I do silkscreening, mostly custom, so the facebook page is more of an advertizement page. I could sell straight from there if the work wasn't so "custom". As it is, the details are worked out over the phone/via e-mail etc.

It's decent, free advertizement. :sing:

(How did you do your links in your signature?)


----------



## equinecpa (Mar 21, 2011)

I have my facebook pages fed from my blog, and also have a link to them on my blog. I have a link to my CPA page in my email signature. I think posting and activity on them is the best way to promote them.

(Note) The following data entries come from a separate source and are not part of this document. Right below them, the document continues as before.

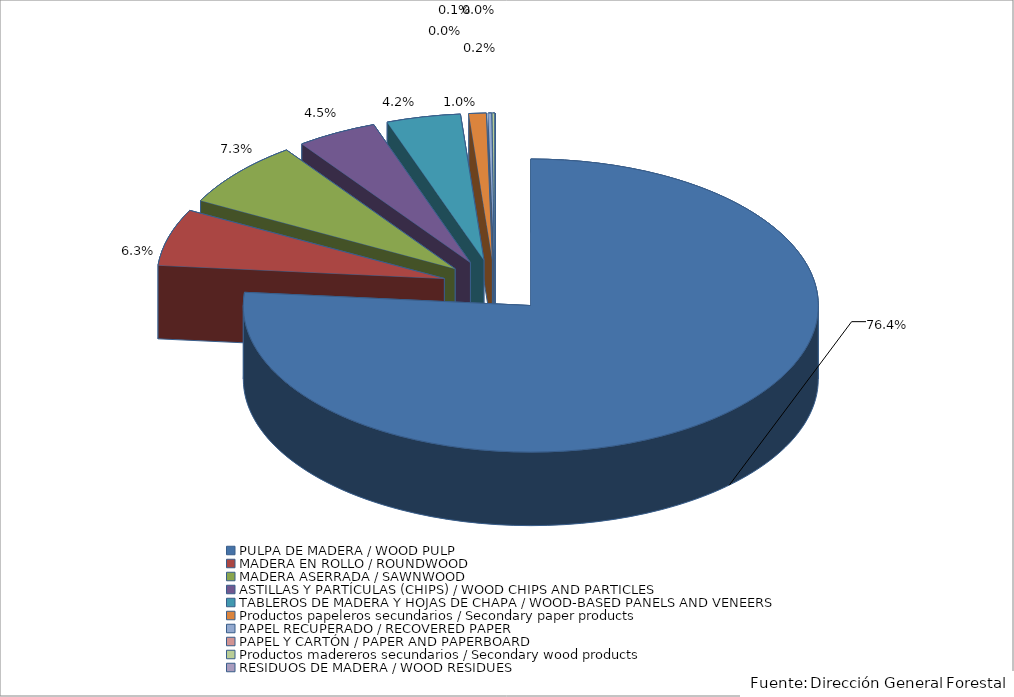
| Category | Series 0 |
|---|---|
| PULPA DE MADERA / WOOD PULP | 76.44 |
| MADERA EN ROLLO / ROUNDWOOD | 6.254 |
| MADERA ASERRADA / SAWNWOOD | 7.332 |
| ASTILLAS Y PARTÍCULAS (CHIPS) / WOOD CHIPS AND PARTICLES | 4.512 |
| TABLEROS DE MADERA Y HOJAS DE CHAPA / WOOD-BASED PANELS AND VENEERS | 4.159 |
| Productos papeleros secundarios / Secondary paper products | 0.97 |
| PAPEL RECUPERADO / RECOVERED PAPER | 0.193 |
| PAPEL Y CARTÓN / PAPER AND PAPERBOARD | 0.01 |
| Productos madereros secundarios / Secondary wood products | 0.131 |
| RESIDUOS DE MADERA / WOOD RESIDUES | 0 |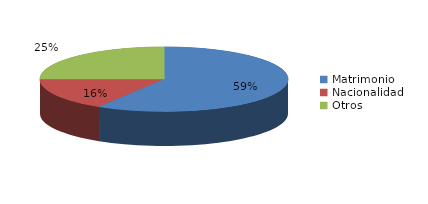
| Category | Series 0 |
|---|---|
| Matrimonio | 806 |
| Nacionalidad | 223 |
| Otros | 343 |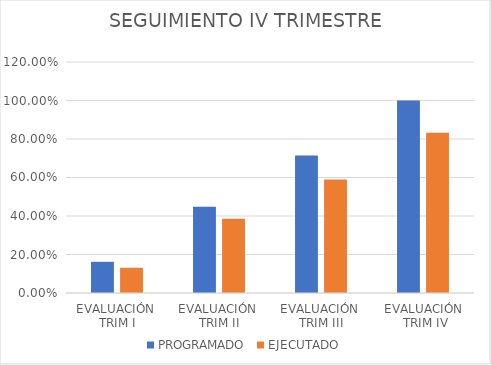
| Category | PROGRAMADO | EJECUTADO |
|---|---|---|
| EVALUACIÓN 
TRIM I | 0.162 | 0.131 |
| EVALUACIÓN 
TRIM II | 0.448 | 0.386 |
| EVALUACIÓN 
TRIM III | 0.714 | 0.59 |
| EVALUACIÓN
 TRIM IV | 1 | 0.832 |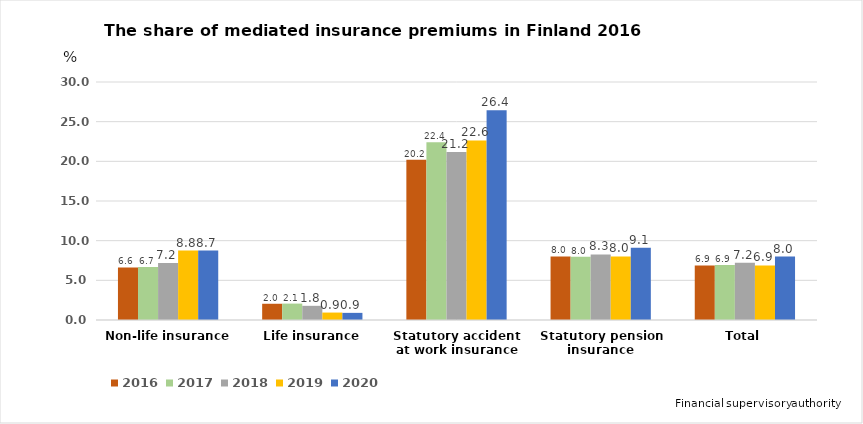
| Category | 2016 | 2017 | 2018 | 2019 | 2020 |
|---|---|---|---|---|---|
| Non-life insurance | 6.621 | 6.681 | 7.184 | 8.751 | 8.75 |
| Life insurance | 2.047 | 2.067 | 1.786 | 0.938 | 0.899 |
| Statutory accident at work insurance | 20.194 | 22.408 | 21.186 | 22.632 | 26.436 |
| Statutory pension insurance | 8.016 | 7.982 | 8.268 | 8.015 | 9.101 |
| Total | 6.875 | 6.948 | 7.208 | 6.878 | 8 |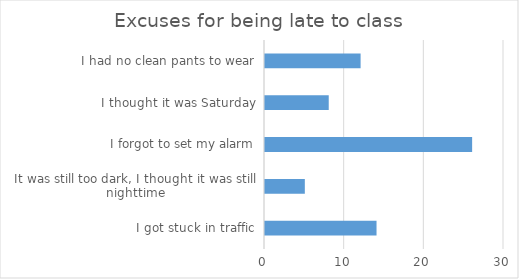
| Category | Frequency |
|---|---|
| I got stuck in traffic | 14 |
| It was still too dark, I thought it was still nighttime | 5 |
| I forgot to set my alarm | 26 |
| I thought it was Saturday | 8 |
| I had no clean pants to wear | 12 |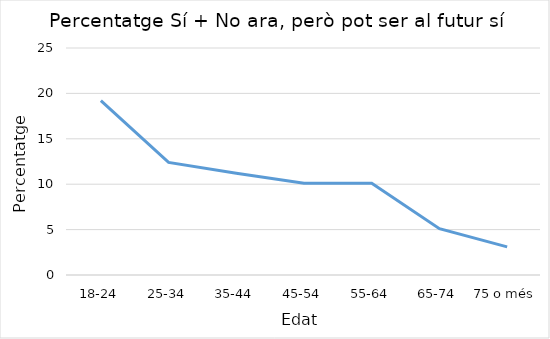
| Category | Series 0 |
|---|---|
| 18-24 | 19.2 |
| 25-34 | 12.4 |
| 35-44 | 11.2 |
| 45-54 | 10.1 |
| 55-64 | 10.1 |
| 65-74 | 5.1 |
| 75 o més | 3.1 |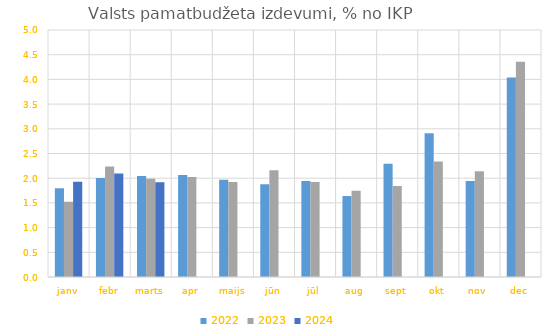
| Category | 2022 | 2023 | 2024 |
|---|---|---|---|
| janv | 1.796 | 1.523 | 1.928 |
| febr | 2.004 | 2.238 | 2.094 |
| marts | 2.044 | 1.987 | 1.918 |
| apr | 2.064 | 2.022 | 0 |
| maijs | 1.97 | 1.922 | 0 |
| jūn | 1.88 | 2.162 | 0 |
| jūl | 1.943 | 1.921 | 0 |
| aug | 1.639 | 1.746 | 0 |
| sept | 2.291 | 1.842 | 0 |
| okt | 2.911 | 2.338 | 0 |
| nov | 1.942 | 2.143 | 0 |
| dec | 4.039 | 4.356 | 0 |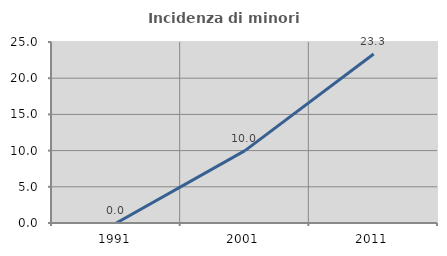
| Category | Incidenza di minori stranieri |
|---|---|
| 1991.0 | 0 |
| 2001.0 | 10 |
| 2011.0 | 23.333 |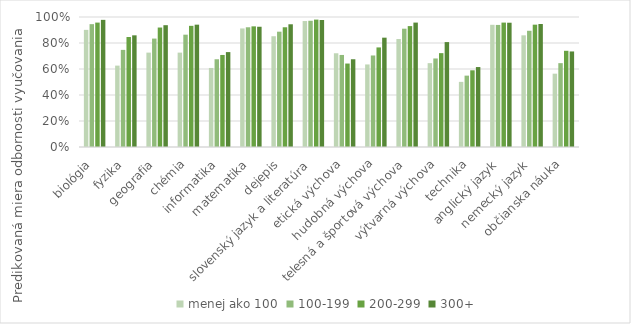
| Category | menej ako 100 | 100-199 | 200-299 | 300+ |
|---|---|---|---|---|
| biológia | 0.901 | 0.945 | 0.957 | 0.978 |
| fyzika | 0.626 | 0.747 | 0.846 | 0.859 |
| geografia | 0.726 | 0.834 | 0.919 | 0.937 |
| chémia | 0.726 | 0.864 | 0.932 | 0.941 |
| informatika | 0.608 | 0.675 | 0.708 | 0.73 |
| matematika | 0.912 | 0.921 | 0.928 | 0.925 |
| dejepis | 0.852 | 0.887 | 0.921 | 0.944 |
| slovenský jazyk a literatúra | 0.969 | 0.971 | 0.98 | 0.977 |
| etická výchova | 0.721 | 0.708 | 0.642 | 0.675 |
| hudobná výchova | 0.635 | 0.704 | 0.766 | 0.841 |
| telesná a športová výchova | 0.831 | 0.91 | 0.93 | 0.957 |
| výtvarná výchova | 0.645 | 0.681 | 0.722 | 0.807 |
| technika | 0.501 | 0.549 | 0.59 | 0.615 |
| anglický jazyk | 0.94 | 0.939 | 0.957 | 0.956 |
| nemecký jazyk | 0.859 | 0.894 | 0.941 | 0.946 |
| občianska náuka | 0.564 | 0.645 | 0.74 | 0.735 |

Here's my homesteading page: https://www.facebook.com/pages/Neighborly-Place/193291117410465

and this is the one for my CPA Business: https://www.facebook.com/pages/Carolyn-Miller-CPA-Equine-and-K9-Accountant/176079348512


----------



## familyman888 (May 4, 2009)

I have a Facebook page and it is a great marketing tool. I sell ViSalus products (weight loss shake) and distributorships (ability to sell the products) to my friends and family on Facebook. Currently, my personal page has way more friends than my business page has likes, so I advertise mostly on my personal page. I make about $1000 a month selling ViSalus strictly on Facebook and have been doing it for about 6 months now. Here's my Facebook page: 

http://www.facebook.com/pages/ViSalus-North-Carolina/152308321536574 

Fortunately when people want to order, they simply go to my website ( www.billycapps.bodybyvi.com ), and the payment is handled by ViSalus. Some ways I promote my business are: using wise and not-so-famous motivational quotes, persistence, pictures of people losing weight, and posting shake recipes.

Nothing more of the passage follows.